We are not impressed. We find the trial courts stand on the matter
to be legally unassailable. In the first place, petitioner is not the proper
party to question the qualification or eligibility of Ramona Alcaraz. It is
the State, through the Office of the Solicitor General, which has the legal
personality and the authority to question the qualification of Ramona
Alcaraz to own rural or urban land. In the second place, the decision
sought to be executed has already gained finality. As held by the
Supreme Court, when a courts judgment or order becomes final and
executory it is the ministerial duty of the trial court to issue a writ of
execution to enforce its judgment (Rollo, p. 65-66).
This petition was filed by the respondent on behalf of his clients asking the
Supreme Court to review the decision of the CA dismissing the petition for
injunction in CA-G.R. SP No. 47710. The petition was denied for having been
filed out of time, and the motion for reconsideration therefrom was denied with
finality on April 21, 1999.
3. Spouses Eleuterio & Catalina Mabanag v. Ramona Patricia Alcaraz and the
Register of Deeds for Quezon City docketed as Civil Case No. Q-97-31268:
A complaint for Declaration of Inability to Acquire Real Property and Damages
filed in the RTC QC, Branch 83. In its Order dated July 9, 1999, the court
dismissed the case on the grounds of res judicata and forum shopping. The RTC
observed that for failure of the plaintiffs in this case to get a favorable decision
from the earlier case, they tried to prevent the execution by disqualifying the
herein defendant Alcaraz
An action for Annulment of Title and Deed of Absolute Sale and Damages with
Prayer for Temporary Restraining Order and/or Writ of Preliminary Injunction.

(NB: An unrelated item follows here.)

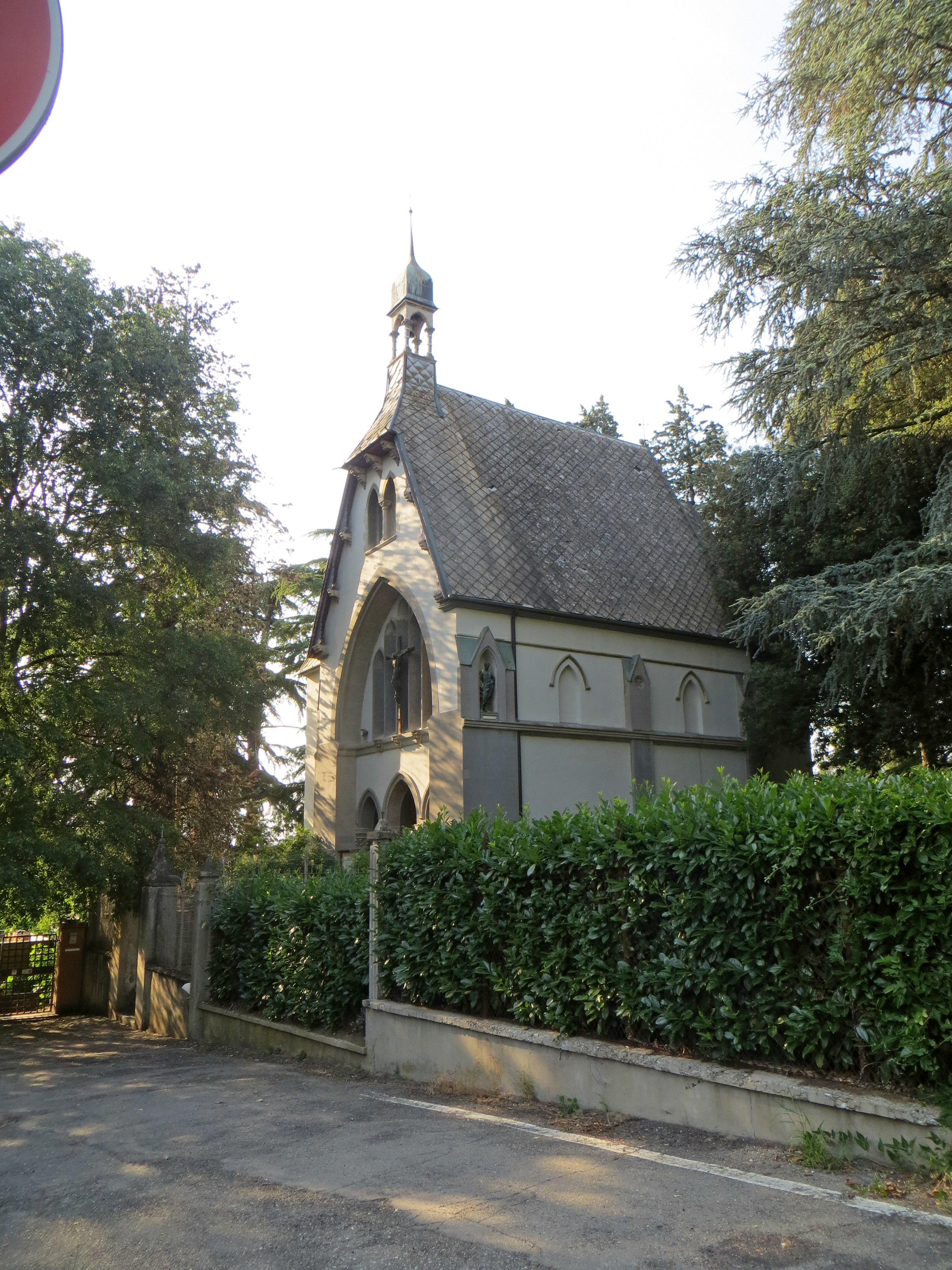 Oratorio di San Giulio (Monticelli Terme, Montechiarugolo) - facciata
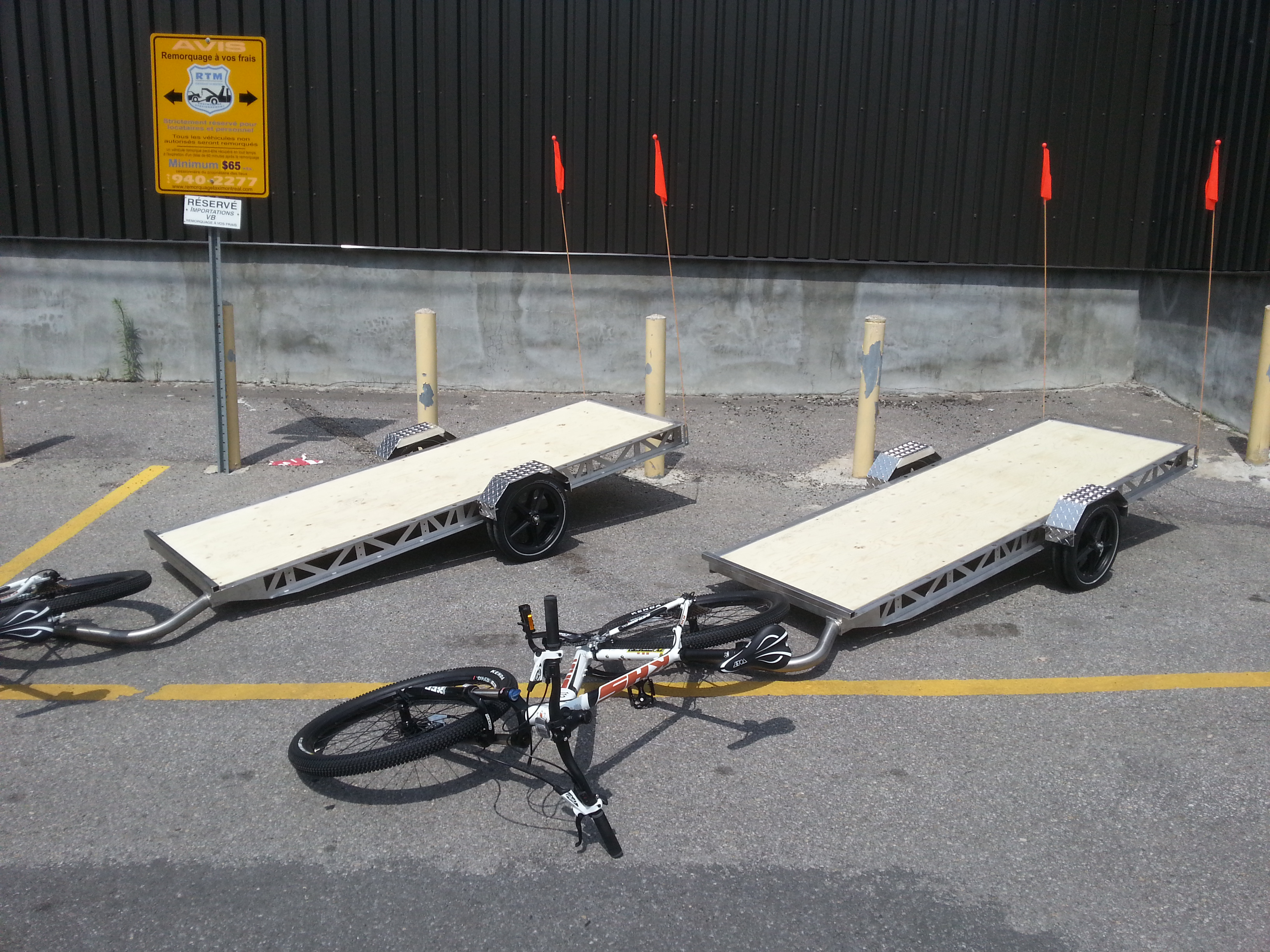 Ces remorques de vélo, conçues pour le déménagement, sont des plateformes d'environ 2.4 m par 75 cm. Elles ont été fabriquées pour Déménagement Myette par les Ateliers Mélim Inc. Leur structure est en acier inoxydable et elles pèsent environ 50 kg chacune. Elles ont un essieu à doubles roues et une capacité de charge de plus de 300 kg. En terme de volume, elle peuvent contenir jusqu'à environ 6 mètres cubes. Les vélos sont des KHS Alite 1000.

In its Order dated March 20, 2001, acting on the injunctive aspect of the case,
the RTC denied the injunction prayed for for failure of the plaintiff to make at
least a prima facie showing of a right to the issuance of the writ. The
subsequent motion for reconsideration filed by the respondent on behalf of his
clients was denied on June 18, 2001. Acting on the defendants Special and
Affirmative Defenses and Motion to Dismiss, the court issued an order
dated January 16, 2002 dismissing the complaint finding that the decision in
Civil Case No. Q-44134 had already been turned over to complainant as
attorney-in-fact of defendants Alcarazes.
A special civil action for certiorari and prohibition with prayer for temporary
restraining order and/or writ of preliminary injunction filed by Atty. Guerrero
on behalf of Catalina Balais-Mabanag. The CA dismissed the petition on June
14, 2002, and pointed out the following:
c) The Third Division of the Supreme Court in G.R. No. 103577 upheld
the RTC and the CA when it ruled on October 7, 1996 that the sale
of the subject land between Alcaraz and the Coronels was perfected
before the sale between Mabanag and the Coronels.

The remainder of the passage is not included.